• _Work request_: Would you please return the lines of the entries below starting at the line that has "Bildemontasje på Stranda" and ending at the line that has "Kaksi kerrostaloa Vaajakosken Haapatiellä", both included, exactly as they are?

• _Records for the task_:

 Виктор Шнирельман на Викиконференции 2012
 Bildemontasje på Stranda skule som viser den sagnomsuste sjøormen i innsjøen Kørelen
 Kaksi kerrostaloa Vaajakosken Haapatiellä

---

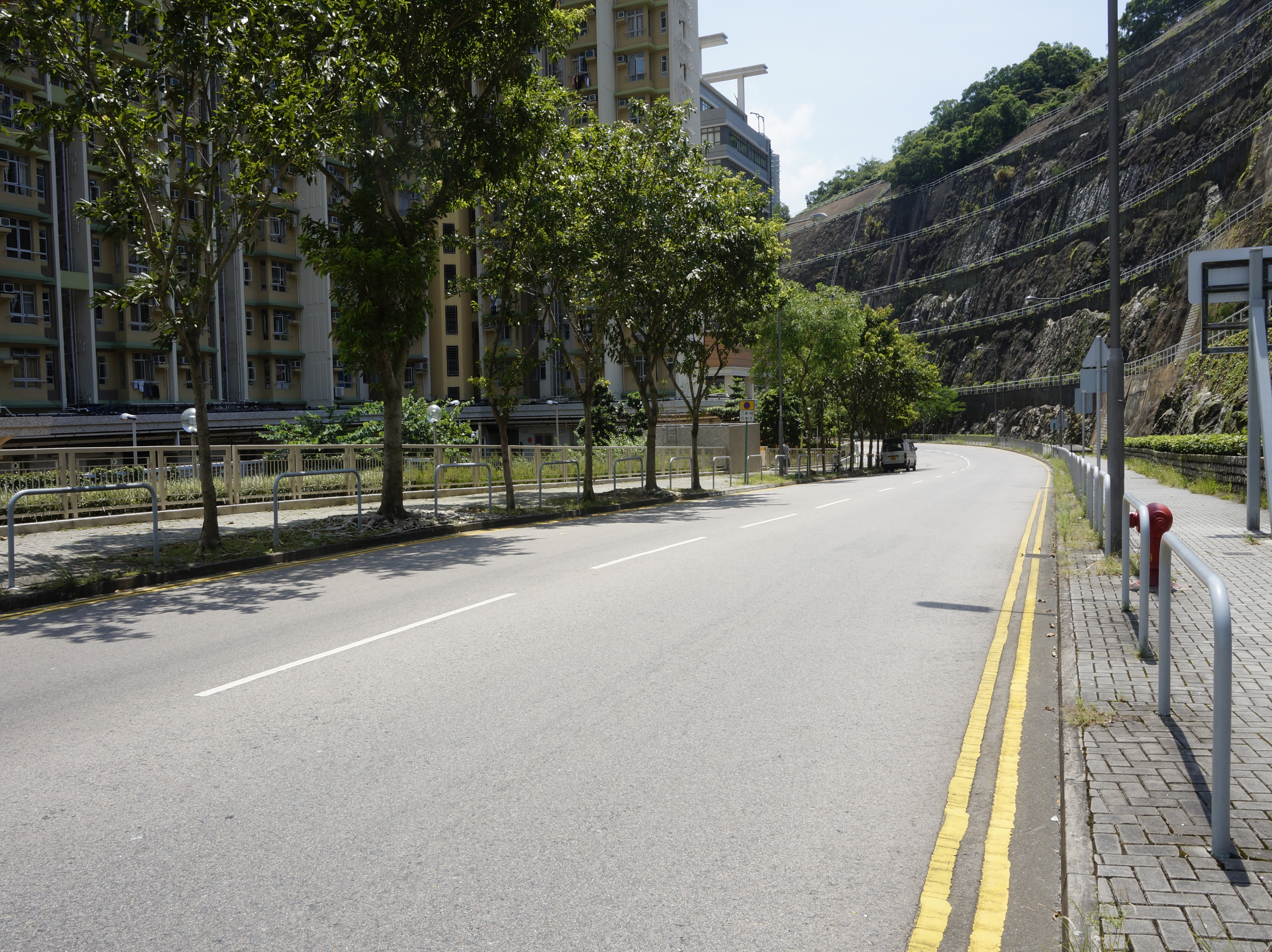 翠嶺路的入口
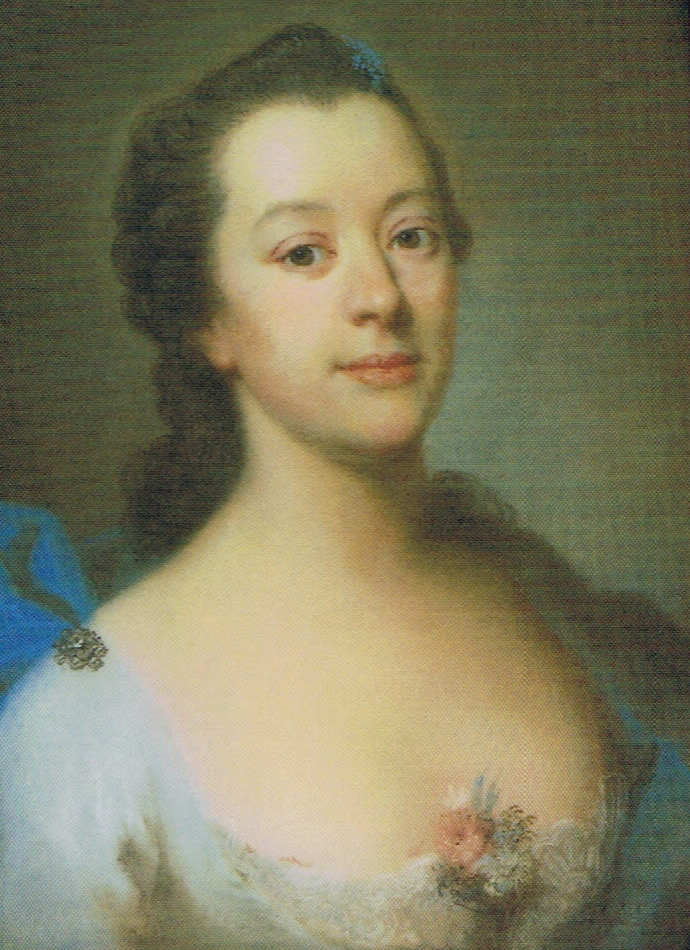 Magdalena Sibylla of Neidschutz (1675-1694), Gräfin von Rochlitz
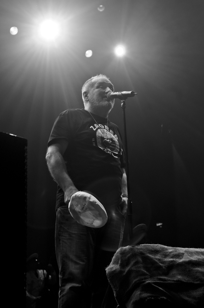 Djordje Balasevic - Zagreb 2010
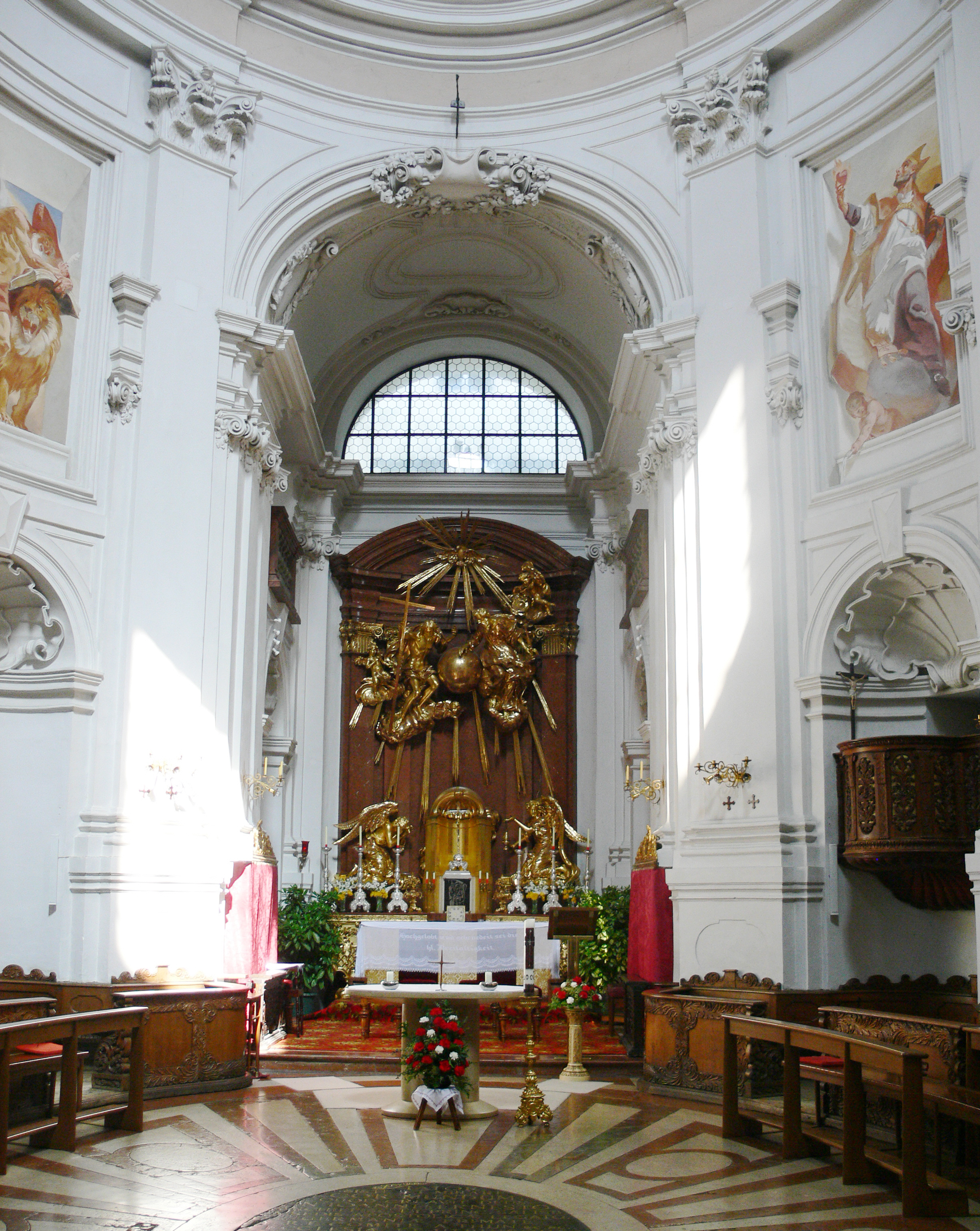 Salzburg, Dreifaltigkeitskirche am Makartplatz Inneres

• _Result for this task_:
 Bildemontasje på Stranda skule som viser den sagnomsuste sjøormen i innsjøen Kørelen
 Kaksi kerrostaloa Vaajakosken Haapatiellä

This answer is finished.